The multicentre ROLARR trial (90) randomised 471 patients with rectal adenocarcinoma to robotic-assisted and conventional laparoscopic surgery. The primary outcome was conversion to open laparotomy and robotic-assisted laparoscopic surgery was found to not significantly reduce the risk of that. There was no significant difference in intraoperative or postoperative complications, 30-day mortality, or circumferential margin positivity.
Robotic upper gastrointestinal surgery
Robotic-assisted upper GI surgery is a rapidly advancing field, due to benefits including providing a high degree of instrument freedom and stabilising the surgeon's tremor. However the current evidence base does not yet fully support its widespread use or justify the associated expense (91).
In 1997, the first robotic cholecystectomy (RC) was performed, marking the first use of the da Vinci Surgical System (83, 92). The current standard of care for the removal of the gallbladder is laparoscopic cholecystectomy (93). A recent systematic review has shown low rates of complications and comparable post-operative outcomes for RC vs. laparoscopic in the elective setting (94). However more studies are needed to assess more complex gallbladder disease outcomes. Several studies have also demonstrated that RC is effective and safe for general surgeons as a tool for robotic surgery training (92, 95).

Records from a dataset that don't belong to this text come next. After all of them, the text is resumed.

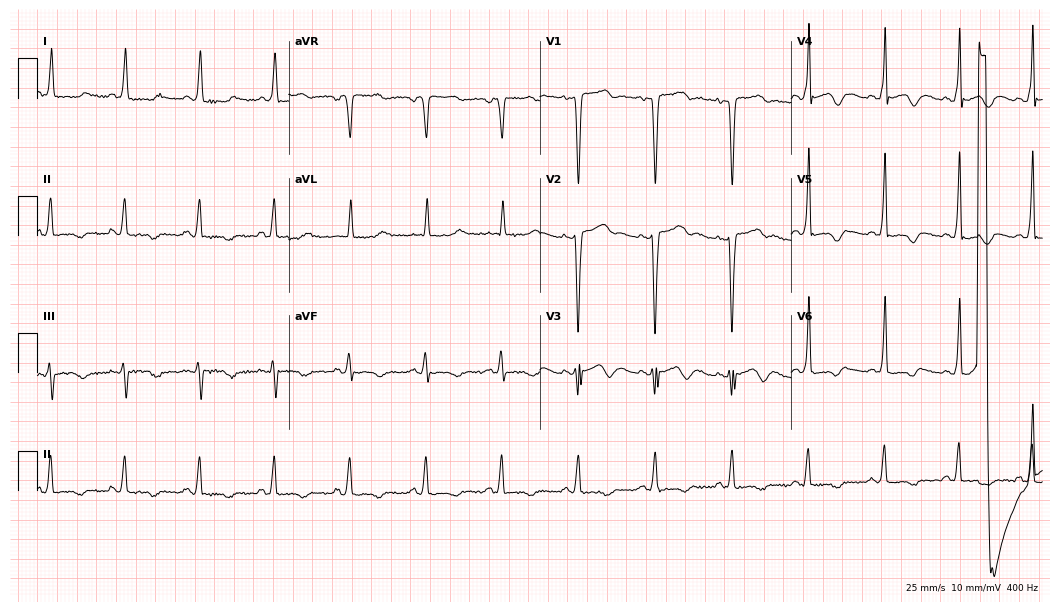
12-lead ECG from a 54-year-old female patient. No first-degree AV block, right bundle branch block, left bundle branch block, sinus bradycardia, atrial fibrillation or sinus tachycardia recorded for this tracing. Other findings, if any, are not listed.
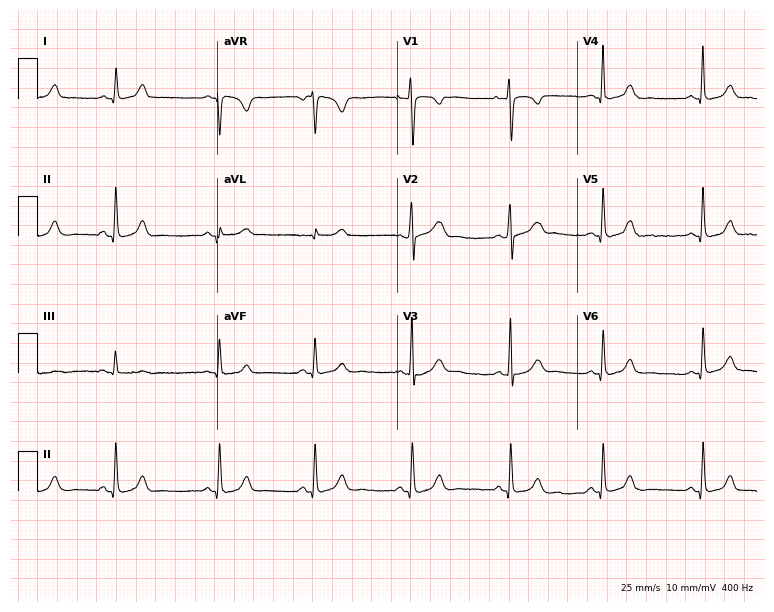
ECG — a female patient, 28 years old. Labelled as a normal ECG.
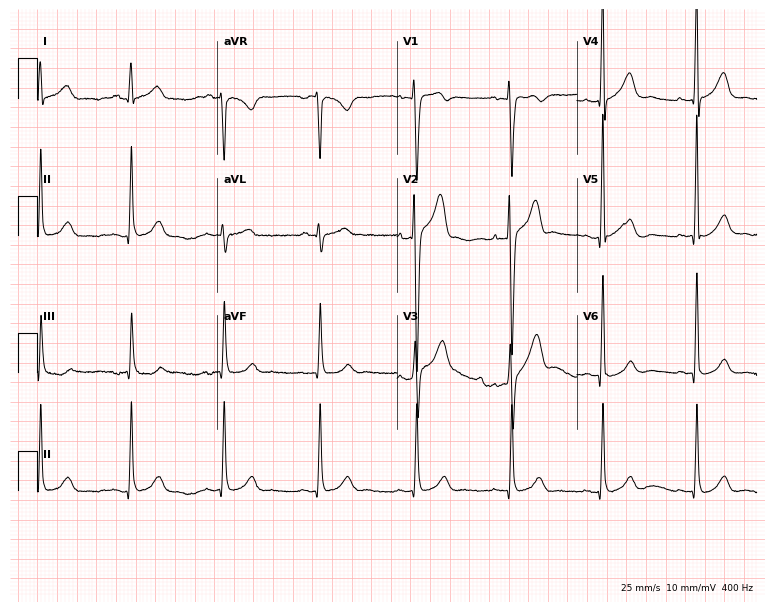
12-lead ECG from a 40-year-old man (7.3-second recording at 400 Hz). Recorded interpretation: within normal limits.
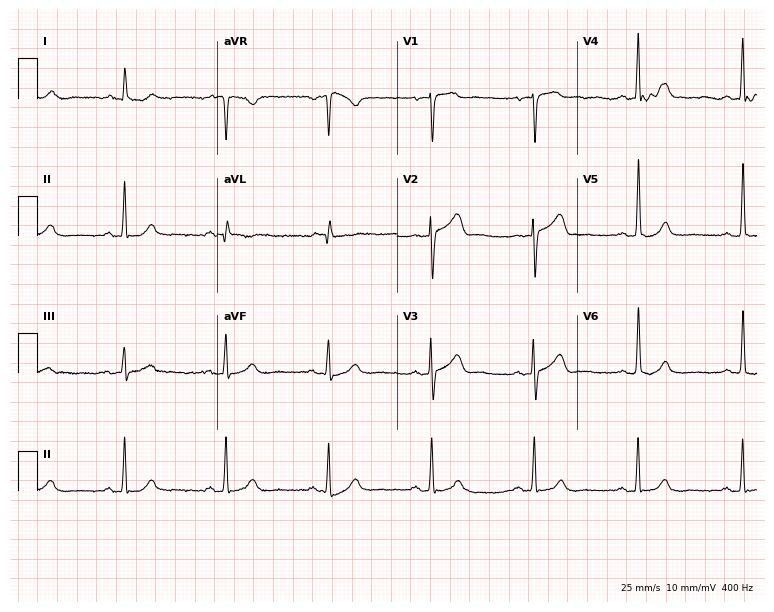
12-lead ECG from an 87-year-old man (7.3-second recording at 400 Hz). Recorded interpretation: within normal limits.

Robotic-assisted MI oesophagectomy (RAMIE) was introduced in 2003 as a safe and viable option for oesophagectomy. The ROBOT RCT (96) showed that RAMIE yielded comparable oncologic outcomes to open oesophagectomy, with superior rates of surgically related postoperative complications, lower median blood loss, improved functional recovery at postoperative day 14, and better quality of life at discharge and at 6 weeks post-discharge. Long-term survival analysis showed that overall and disease-free survival was comparable, supporting the use of robotic surgery in oesophageal cancer (97). Additionally, Yang et al. (98) showed that RAMIE yielded shorter operation time with improved lymph node dissection compared to MIE, with no difference in complications including vocal cord paralysis, anastomotic leak, pulmonary complications, blood loss, and conversion rate. Long-term survival data from this trial is currently awaited. Further, a systematic review supports the use of RAMIE showing comparable mortality and reduced morbidity rates, however, operative time was found to be longer in patients receiving RAMIE compared to MIE (99).